Re: Reduce timing overhead of EXPLAIN ANALYZE using rdtsc?

Andres Freund <andres@anarazel.de>

From: Andres Freund <andres@anarazel.de>
To: Lukas Fittl <lukas@fittl.com>
Cc: John Naylor <johncnaylorls@gmail.com>, Jakub Wartak <jakub.wartak@enterprisedb.com>, Hannu Krosing <hannuk@google.com>, Robert Haas <robertmhaas@gmail.com>, Pavel Stehule <pavel.stehule@gmail.com>, vignesh C <vignesh21@gmail.com>, Michael Paquier <michael@paquier.xyz>, Ibrar Ahmed <ibrar.ahmad@gmail.com>, Maciek Sakrejda <m.sakrejda@gmail.com>, pgsql-hackers <pgsql-hackers@postgresql.org>, David Geier <geidav.pg@gmail.com>
Date: 2026-04-07T04:55:45Z
Lists: pgsql-hackers
Hi,

On 2026-04-06 20:41:46 -0700, Lukas Fittl wrote:
> On Mon, Apr 6, 2026 at 5:40 PM Andres Freund <andres@anarazel.de> wrote:
> > I wonder if the cpuid tests should be a bit further abstracted into
> > pg_cpu_x86.c.
> >
> > E.g. instead of tsc_detect_frequency() checking for PG_RDTSCP,
> > PG_TSC_INVARIANT, PG_TSC_ADJUST we could have
> >
> > PG_TSC_AVAILABLE /* RDTSCP & INVARIANT */
> > PG_TSC_KNOWN_RELIABLE /* PG_TSC_AVAILABLE && PG_TSC_ADJUST */
> > PG_TSC_FREQUENCY_KNOWN /* x86_tsc_frequency_khz works */
> >
> > and always run all of that during set_x86_features().
> 
> I think that could work, but I kept the flags in features closer to
> being direct mappings to CPUID bits since that seemed to be intent of
> how John designed the facility originally.
> 
> John, do you have thoughts on this? (I've not changed it for now)

I'm ok either way.


> FWIW, I don't think having PG_TSC_KNOWN_RELIABLE makes sense in any
> case, because that would tie together x86_tsc_frequency_khz and
> set_x86_features, i.e. you'd either have the frequency return function
> modify X86Features later, or always run x86_tsc_frequency_khz when
> setting features (and that'd then require you to put the frequency
> value somewhere, etc.)

I was thinking the latter.

> I've gone ahead and rewritten that whole paragraph for clarity, and
> also split it into two. Feedback welcome:
> 
> <para>
>   If enabled, the TSC clock source will use specialized CPU instructions
>   when measuring time intervals. This lowers timing overhead compared to
>   reading the OS system clock, and reduces the measurement error on top
>   of the actual runtime, for example with EXPLAIN ANALYZE.
> </para>


> <para>
>   On x86-64 CPUs the TSC clock source utilizes the Time-Stamp Counter (TSC)

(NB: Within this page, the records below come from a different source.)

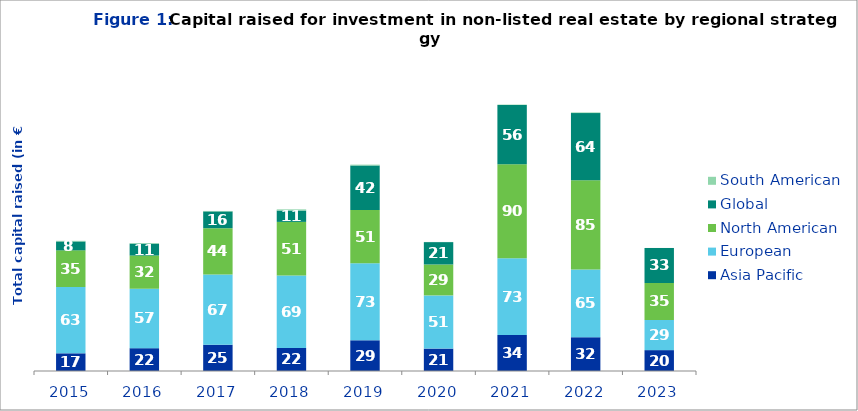
| Category | Asia Pacific | European | North American | Global | South American |
|---|---|---|---|---|---|
| 0 | 16.829 | 63.093 | 35 | 8.462 | 0.587 |
| 1 | 21.726 | 56.6 | 31.628 | 11.322 | 0.56 |
| 2 | 25 | 67 | 44 | 16 | 0.427 |
| 3 | 22 | 69 | 51 | 10.835 | 1.109 |
| 4 | 29.251 | 73.342 | 50.736 | 42.423 | 0.788 |
| 5 | 21.338 | 50.646 | 29.467 | 21.313 | 0.139 |
| 6 | 34.322 | 72.976 | 89.724 | 56.327 | 0.417 |
| 7 | 32.042 | 64.718 | 84.996 | 63.871 | 0.64 |
| 8 | 19.883 | 28.75 | 35.282 | 33.237 | 0.051 |

It's a bit weird that the third use of TSC in these paragraphs introduces
Time-Stamp Counter. I can see how you get there, but ...

Now I wonder if we should rename 'tsc' to 'cpu'...


>   of the CPU. The RDTSC instruction is used to read the TSC for EXPLAIN ANALYZE.
>   For timings that require higher precision the RDTSCP instruction is used,
>   which avoids inaccuracies due to CPU instruction re-ordering. Use of
>   RDTSC/RDTSCP is not supported on older x86-64 CPUs or hypervisors that don't
>   pass the TSC frequency to guest VMs, and is not advised on systems that

s/guest VMs/virtual machines/?

>   utilize an emulated TSC. The TSC clock source is currently not supported on
>   other architectures.

The not support bit about hypervisors isn't quite right though? We do even use
it automatically if TSC_ADJUST is set (and the calibration loop succeeds).



> </para>
> <para>
>   To help decide which clock source to use you can run the
> <application>pg_test_timing</application>
>   utility to check TSC availability, and perform timing measurements.
> </para>

How about a link to to the pg_test_timing page?  Hm, I guess that should also
be updated with new output.


I'd also sprinkle a few <acronym> and <command>s around.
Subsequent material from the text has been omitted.